Saturday 13 December 2014

How to build a Gingerbread House (and what not to do)

So I shared some photos of my gingerbread masterpiece (ahem) the other day, but I thought I’d do a how to, too. My gingerbread house wasn't perfect, but I felt it was charming in its own way. And, hopefully, if you're making one for the first time this year, I can help you avoid any potential problems.

You can download gingerbread templates online – previously, I’ve used this one and I found this one on Pinterest – but it’s just as easy to design your own. The best way to do it is to mock it up in card first. I wanted mine to be a little different, and I liked the idea of it being slightly narrower at the bottom than the top. You might struggle to go too stylised as the gingerbread has to be able to stand up, but it’s all about trial and error.

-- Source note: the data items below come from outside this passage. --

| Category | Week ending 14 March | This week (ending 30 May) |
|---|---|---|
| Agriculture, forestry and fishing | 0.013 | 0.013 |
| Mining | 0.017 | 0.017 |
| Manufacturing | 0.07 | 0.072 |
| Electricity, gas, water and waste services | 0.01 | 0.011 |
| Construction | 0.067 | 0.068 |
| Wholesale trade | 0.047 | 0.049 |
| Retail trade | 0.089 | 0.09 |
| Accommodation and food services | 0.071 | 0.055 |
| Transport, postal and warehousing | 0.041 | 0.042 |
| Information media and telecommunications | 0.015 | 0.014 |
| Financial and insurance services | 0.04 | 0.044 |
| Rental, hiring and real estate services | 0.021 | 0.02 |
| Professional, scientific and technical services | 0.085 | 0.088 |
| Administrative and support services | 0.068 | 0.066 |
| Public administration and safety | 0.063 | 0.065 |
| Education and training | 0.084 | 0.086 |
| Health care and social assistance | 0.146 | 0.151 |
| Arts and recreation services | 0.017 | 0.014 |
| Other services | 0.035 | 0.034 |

And while I’m on the subject of trial and error, if you make your own template make sure you make the roof wider than the house. It needs to overlap the house structure on all sides – I originally made mine the same width and the house couldn’t support it. I had to make a new roof. Fun times! So I was originally going to put up my template for download, but I’m not sure I’d recommend it! Also, making a cut out for the window weakened the structure, and it was really flimsy. So don't do that.

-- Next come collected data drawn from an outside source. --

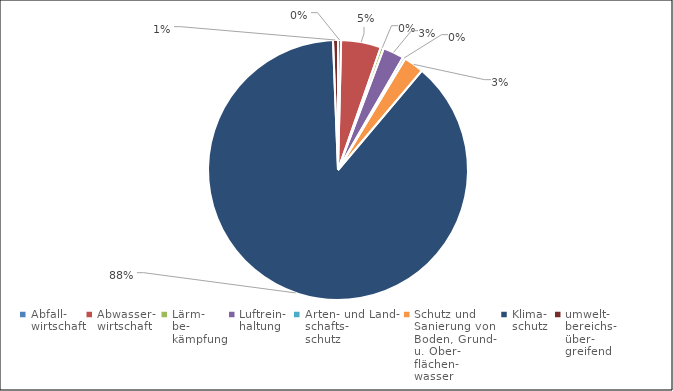
| Category | 2021 |
|---|---|
| Abfall-
wirtschaft | 9050.642 |
| Abwasser-
wirtschaft | 116821.21 |
| Lärm-
be-
kämpfung | 9145.713 |
| Luftrein-
haltung | 61383.963 |
| Arten- und Land-
schafts-
schutz | 7513.426 |
| Schutz und
Sanierung von
Boden, Grund-
u. Ober-
flächen-
wasser | 59480.1 |
| Klima-
schutz | 2081112.609 |
| umwelt-
bereichs-
über-
greifend | 14531.009 |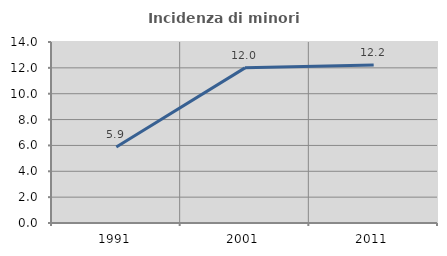
| Category | Incidenza di minori stranieri |
|---|---|
| 1991.0 | 5.882 |
| 2001.0 | 12 |
| 2011.0 | 12.217 |

I use this one from BBC Good Food, and it’s easy peasy. I recommend making the gingerbread a good few hours before you plan to decorate so it completely cools – the best way to do it is over a couple of days so you can allow time for all the decorations to set, too. I popped my pieces in the fridge to set, which sped up the process massively.

250g butter
200g dark muscovado sugar
7 tbsp golden syrup
600g plain flour
2 tsp bicarbonate of soda
4 tsp ground ginger

Royal Icing:
2 egg whites
500g icing sugar

1. Heat oven to 200C/fan 180C/gas 6. Melt the butter, sugar and syrup in a pan. Mix the flour, bicarbonate of soda and ground ginger into a large bowl, then stir in the butter mixture to make a stiff dough. If it won’t quite come together, add a tiny splash of water.
2. Cut out the template (see below to download). Put a sheet of baking paper on your work surface and roll about one quarter of the dough to the thickness of two £1 coins. Cut out one of the sections, then slide the gingerbread, still on its baking paper, onto a baking sheet. Repeat with remaining dough, re-rolling the trimmings, until you have two side walls, a front and back wall and two roof panels. Any leftover dough can be cut into Christmas trees or gingerbread men, if you like.
3. Leave until completely cooled.
4. For the royal icing, put the egg whites in a large bowl, sift in the icing sugar, then stir to make a thick, smooth icing.

Royal icing
Chocolate fingers
Oodles of sweets
Edible silver balls
Candy canes

1. If you are doing lots of decoration, you may find it easier to decorate before assembling the house – that way at least gravity is on your side!
2. Spoon your royal icing into a piping bag with a small or medium nozzle, and decorate as desired, using the royal icing as glue to stick sweets and other pieces to the gingerbread.
3. Leave to set for a couple of hours or pop in the fridge for 30 - 60 minutes.
4. When all the pieces are set, you can assemble. Switch your piping nozzle for a medium or large one and pipe generous snakes of icing along the wall edges, one by one to join them together.
5. If you have one, use a small bowl to support the walls from the inside, then allow to dry, ideally for a few hours or in the fridge.
6. Once your house is dry, remove the supports and fix the roof panels on. The angle is steep so you may need to hold these on firmly for a few mins until the icing starts to dry. Dry completely, ideally overnight (I so recommend in the fridge). If you have anything you can put underneath the roof to hold it up, all the better (all my jars were a little too wide)
7. Once it’s all set, transfer carefully to the presenting dish you’re using (I recommend a tray or chopping board covered in foil) and pipe royal icing along the base of the house to secure it in place.
8. Finish decorating your tableau – make a gumdrop path, a chocolate finger fence, add gingerbread men or gingerbread trees (or both) and finish with a dusting of icing sugar.
9. Your gingerbread house will be edible for about a week, but will last much longer.

Enjoy! It probably took a lot of blood, sweat and tears (mine did - that roof problem seemed like the end of the world about 10pm on Sunday night) but isn’t it worth it in the end? Plus, you get to eat loads of sweets when you're making it!



  1. Your gingerbread house looks absolutely delightful :) If I ever attempt to make one I'll take your tips onboard xx

    Ioanna |

  2. I'll be round in ten to try some Sarah!